Living the dream in our beloved Sea World San Diego! Summer 2004

 
We didn’t tell Logan about his autism diagnosis right off the bat, partly because Alex was still trying to find the “up side” of having autism without much success (If God loves me so much like you say He does, why did He give me a brain that doesn’t work right?) and consequently, autism wasn’t exactly a hopeful word in our house. Besides, I think maybe we needed a few moments to clear our throats, swallow past the choking sadness, and finger the sorrows that seemed to fill our pockets, each one heavy like a stone. We’d cup them as we walked, keep them from banging against our thighs, thinking how smooth and solid they were; nothing like sand at all. I’m sure we’d wished the seams of our pockets would give out under the strain and let our sorrows slip, every last one, by the side of the road unnoticed, to settle in the dust for someone else to kick when they walked by. 

Ultimately, the stitches held.

We weren’t ashamed that Logan had autism, or, really even angry….not this time around anyway. We were just tired. So we waited, until one night, when I knew it was time to talk to Logan. We went in his bedroom, laid on the bottom bunk together and pulling him to me I said, “How come you think you are different than the other kids?” “Because,” He answered, shrugging his shoulders, “I have autism.” “Why do you think you have autism?” I asked, “Because my teacher told me I do.” “What did you tell your teacher when he said you had autism?” (I was under the impression they knew we hadn’t talked to Logan yet) “I said I wasn’t mean enough to have autism.” (Did I mention Alex likes to tease Logan?) “Then what happened?” I wanted to know. “My teacher said he wasn’t trying to make me feel bad, and that autism was just a different way of seeing things. But I kept telling him, ‘no I don’t have autism’ over and over, until finally I just had to accept it,” “and how did you feel when you accepted it?” I wondered. “I don’t know, maybe a little bit like my heart was ripping.” I held him then, with his head tucked under my chin so he couldn’t see my face. Held him while he pressed against the sorrows in my pocket, pushing them deep into my flesh.
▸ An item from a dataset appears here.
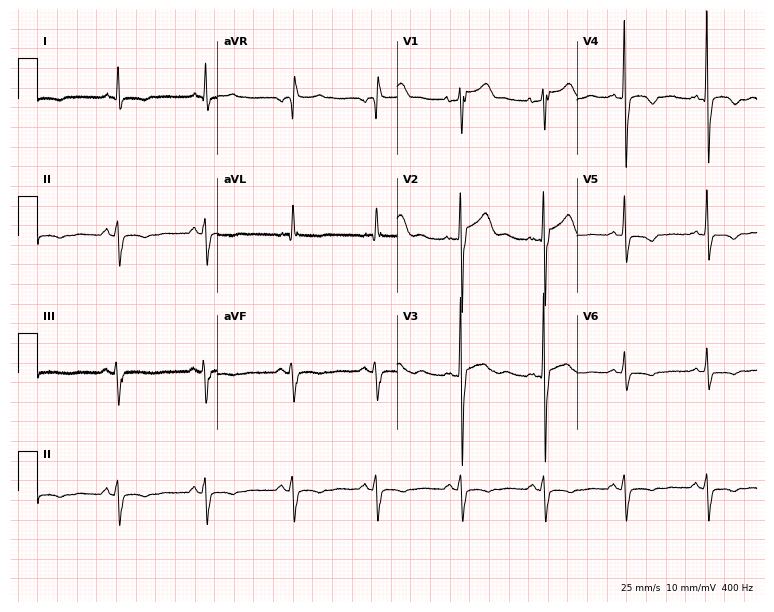
12-lead ECG from a 61-year-old male patient. No first-degree AV block, right bundle branch block, left bundle branch block, sinus bradycardia, atrial fibrillation or sinus tachycardia recorded for this tracing. Only these six findings were labelled.
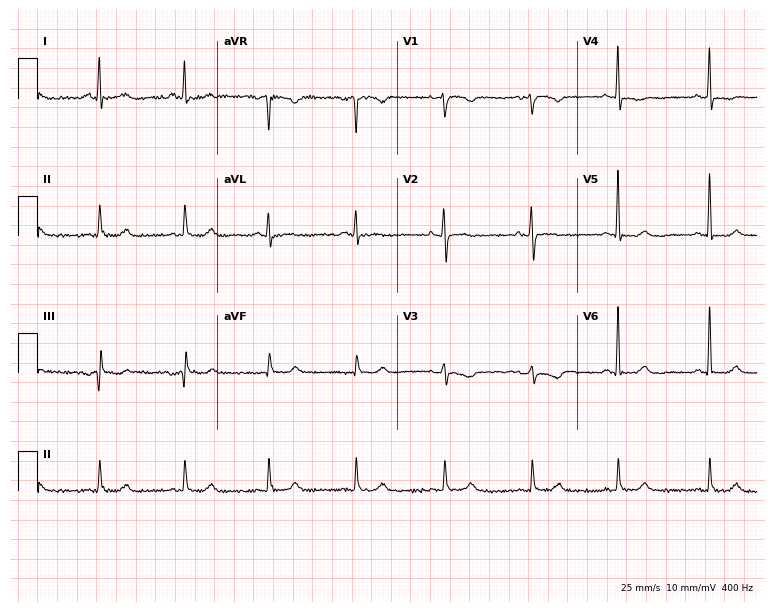
Electrocardiogram, a female, 55 years old. Of the six screened findings (first-degree AV block, right bundle branch block, left bundle branch block, sinus bradycardia, atrial fibrillation, sinus tachycardia), none is recorded. Only these six findings were labelled.

(Okay, I will show you BOTH shots of Alex wearing a sweater, all in one post!
This is like spotting a Giant Panda in the wild!!! In the next picture frame, he's ripping
it off. I believe we bribed him with pizza?) December 2009


Spencer came in from where he’d been listening at the door and lay next to us on the bed. After a moment, he started to tickle Logan, so Logan grabbed Spencer and in no time they were rolling around on the floor, laughing and fighting like brothers do. I remember thinking how ordinary it all seemed, how life (trite though it is to even say it) continues, relentlessly continues. Later that night Spencer, who considers himself a self appointed third parent, climbed into my lap, laid his head against my heart and reached his arm around me to pat my back in a consoling manner, then he said, “Well, I think we handled that well.”

The next morning, as I was flipping pancakes Logan, still rumpled with sleep, walked up to me and said, “You know I’ve been thinking, and this really can’t be right mom.” “What can’t be right?” I asked. “Me having autism,” he said. “Why do you think it can’t be right?” I wondered while sliding six fat pancakes onto a paper plate. “Because I’m a Viking” he said determinedly, grabbing a pancake, “And Vikings don’t get autism.”